Use of Hollow Core Optical Fiber
In the new work, led by Austin Taranta at the University of Southampton, the researchers wanted to see if an entirely new type of hollow core fiber could bring even more improvements. Known as nodeless antiresonant fiber (NANF), this new class of fibers exhibits even lower levels of nonlinear effects than other hollow core fibers.
NANFs also have low optical attenuation, which improves the quality of the resonator because the light maintains its intensity over longer propagation lengths through the fiber. In fact, these fibers have been shown to have the lowest light loss of any hollow core fiber, and for many parts of the spectrum, the lowest loss of any optical fiber.

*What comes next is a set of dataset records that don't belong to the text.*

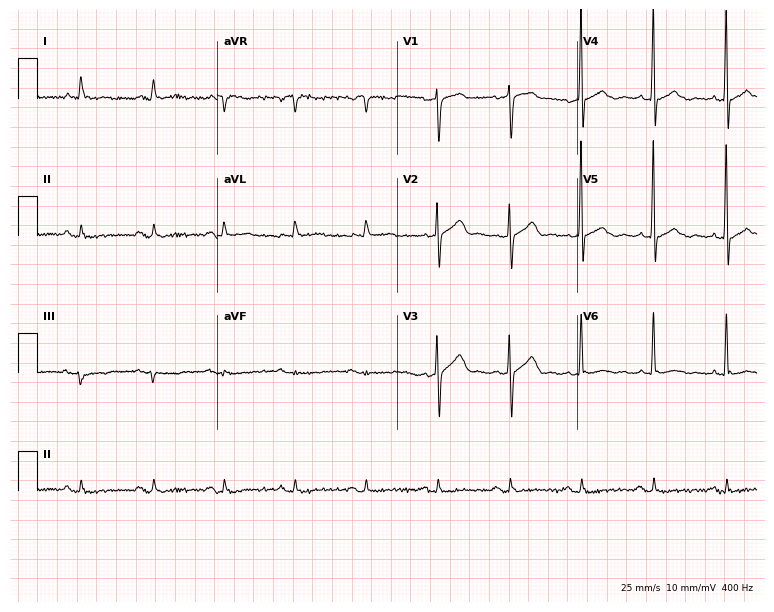
ECG — a man, 80 years old. Screened for six findings — first-degree AV block, right bundle branch block (RBBB), left bundle branch block (LBBB), sinus bradycardia, atrial fibrillation (AF), sinus tachycardia — none is recorded. Findings outside these six are not listed.
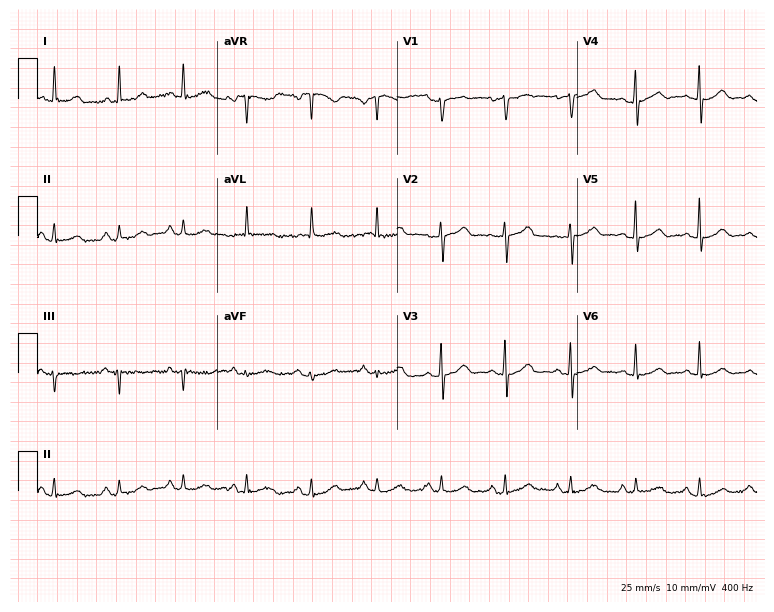
ECG — a 64-year-old woman. Labelled as a normal ECG.
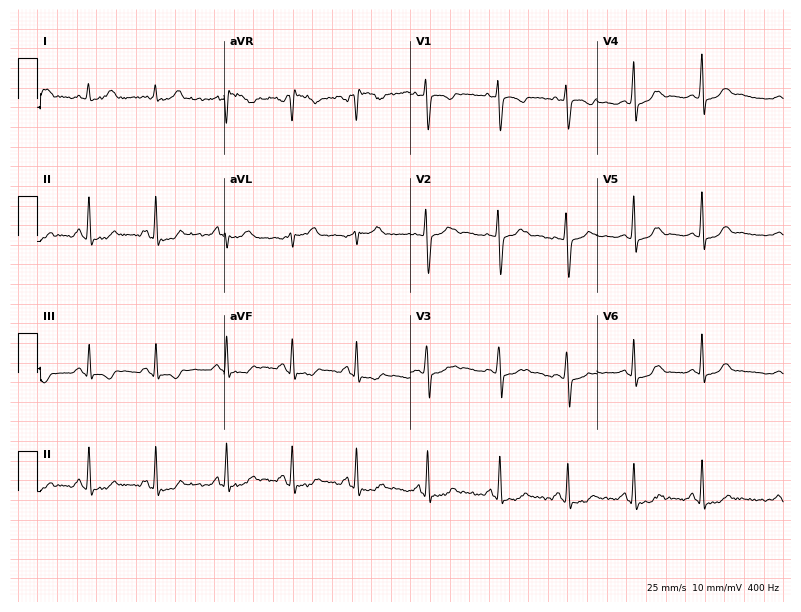
12-lead ECG from a woman, 21 years old. Labelled as a normal ECG.
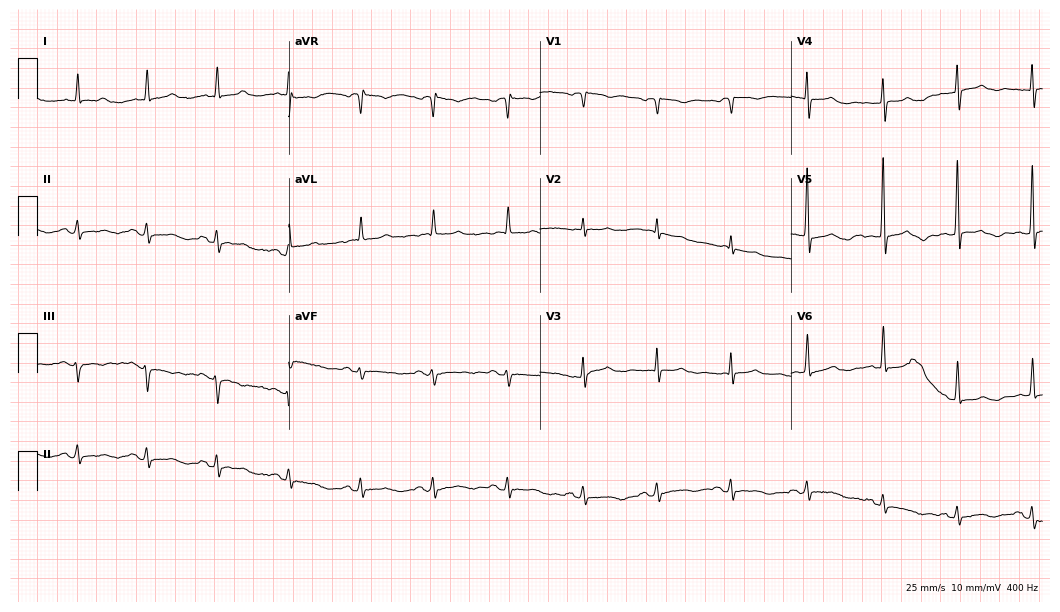
12-lead ECG (10.2-second recording at 400 Hz) from a woman, 86 years old. Labelled as a normal ECG.
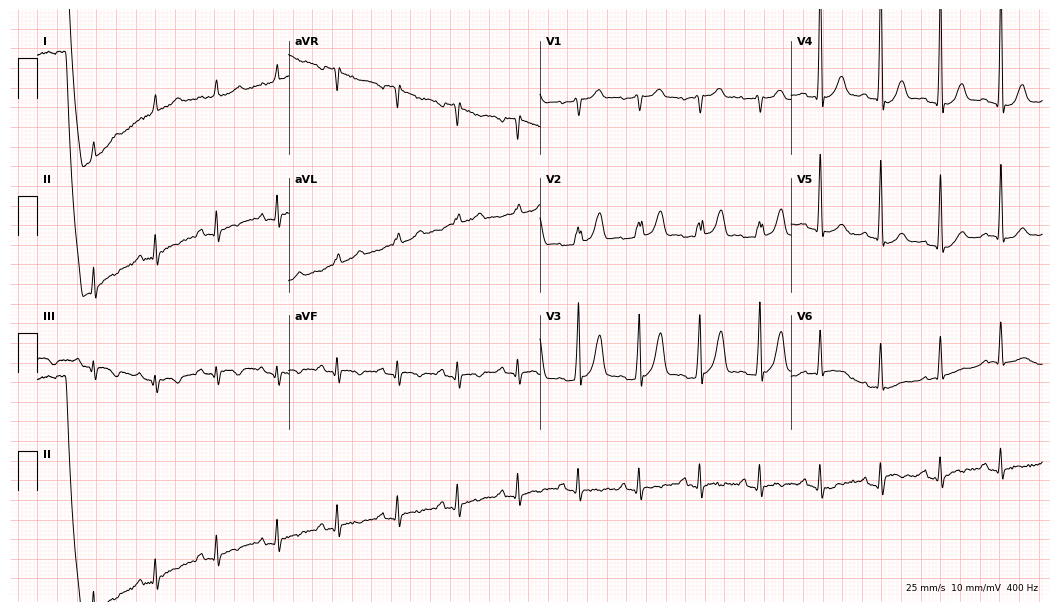
Resting 12-lead electrocardiogram (10.2-second recording at 400 Hz). Patient: a 64-year-old male. Read as a normal ECG.
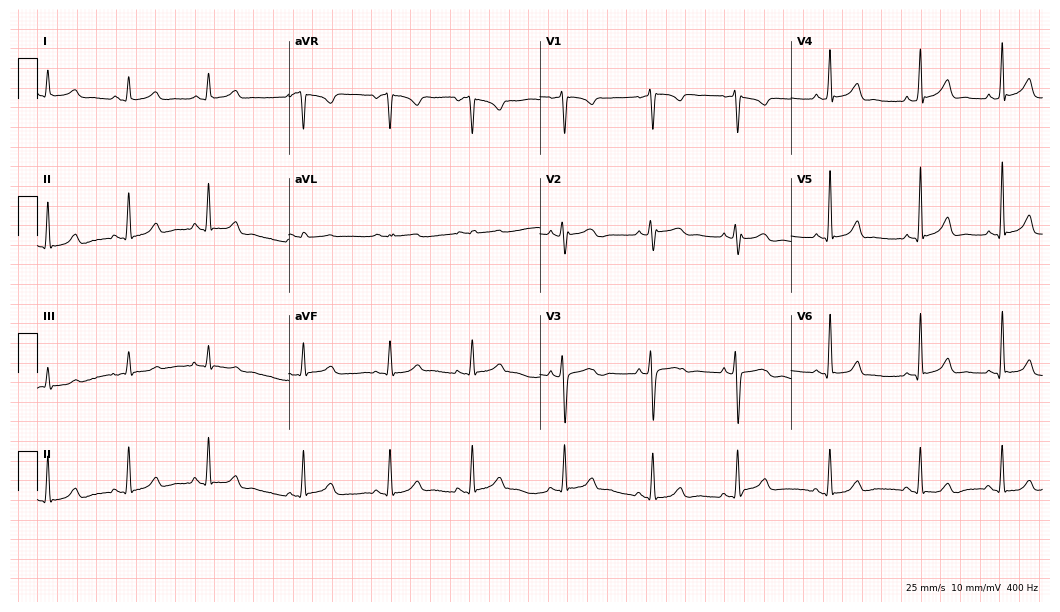
Standard 12-lead ECG recorded from a 22-year-old woman (10.2-second recording at 400 Hz). Read as a normal ECG.
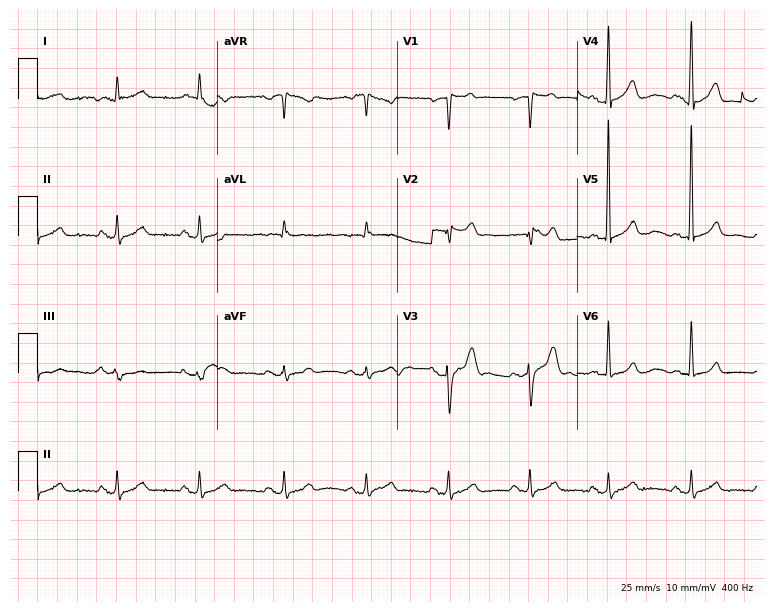
Standard 12-lead ECG recorded from a 59-year-old man (7.3-second recording at 400 Hz). None of these six findings is recorded: first-degree AV block, right bundle branch block (RBBB), left bundle branch block (LBBB), sinus bradycardia, atrial fibrillation (AF), sinus tachycardia. Findings outside these six are not listed.
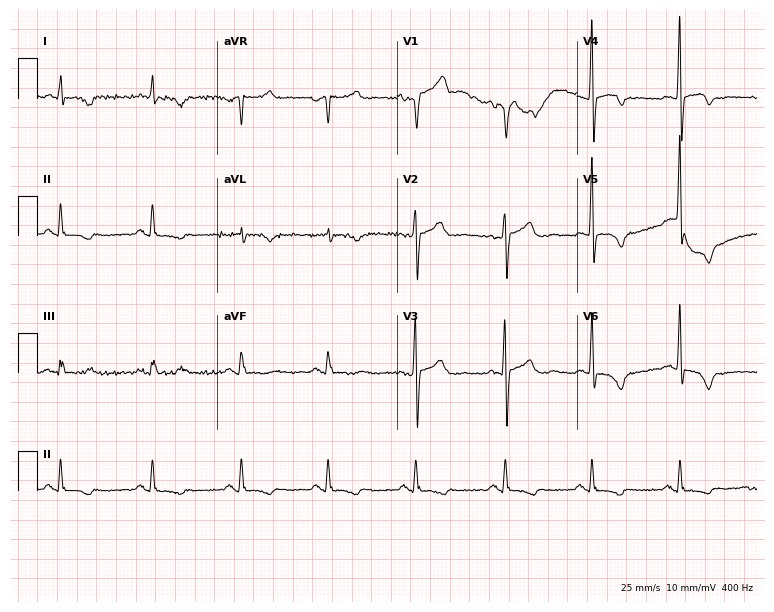
ECG (7.3-second recording at 400 Hz) — a 63-year-old male. Screened for six findings — first-degree AV block, right bundle branch block, left bundle branch block, sinus bradycardia, atrial fibrillation, sinus tachycardia — none is recorded.
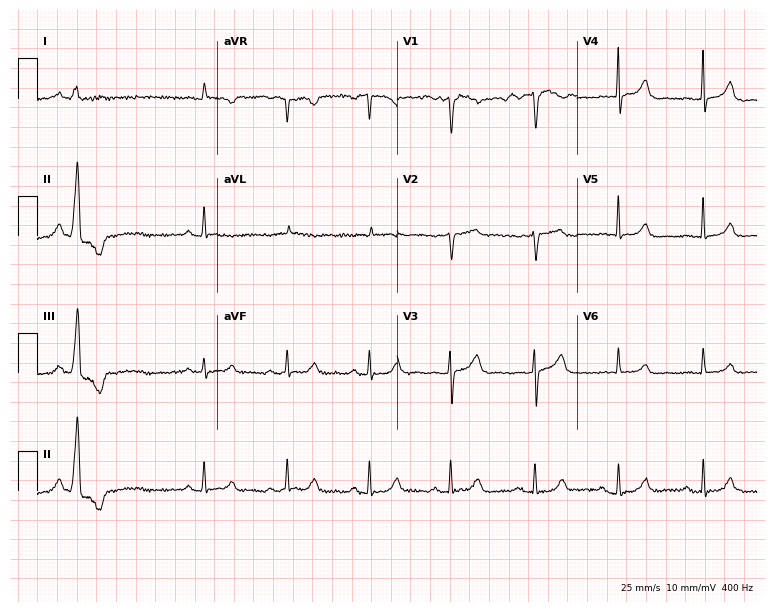
Electrocardiogram, an 80-year-old male patient. Overall reading on record: normal ECG.
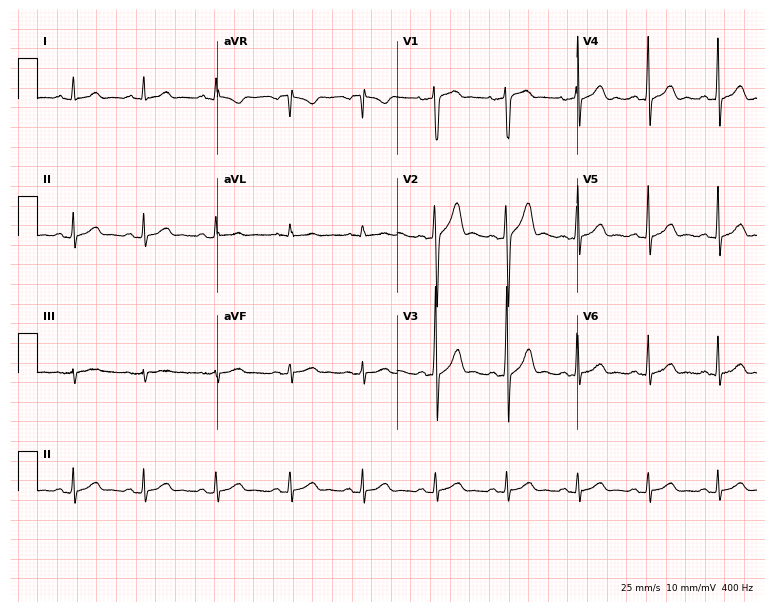
12-lead ECG (7.3-second recording at 400 Hz) from a male, 28 years old. Screened for six findings — first-degree AV block, right bundle branch block, left bundle branch block, sinus bradycardia, atrial fibrillation, sinus tachycardia — none is recorded. Other findings, if any, are not listed.

For resonator fiber optic gyroscopes, it is crucial that the light travels only in a single path through the fiber. The NANFs help make this possible by eliminating optical errors caused by backscattering, polarization coupling, and modal impurities, which are all potential sources of error or extra noise in the gyroscope. Their elimination removes the most significant performance limiters for other fiber technologies.
The Honeywell researchers performed laboratory studies to characterize the performance of the new fiber optic gyroscope sensor under stable rotation conditions, i.e., only in the presence of Earth’s rotation. This establishes the instrument’s “bias stability”. To eliminate noise and disturbances in the free-space optical setup, the gyroscope was mounted on a stable, static pier. By incorporating the NANFs, the researchers were able to demonstrate long-term bias stability of 0.05 degrees per hour, which is close to the levels required for civil aircraft navigation.
The researchers are now working to make a prototype gyroscope with a more compact and stable configuration. They also plan to incorporate the latest generation NANFs, which exhibit a four times improvement in optical losses, along with greatly improved modal and polarization purity.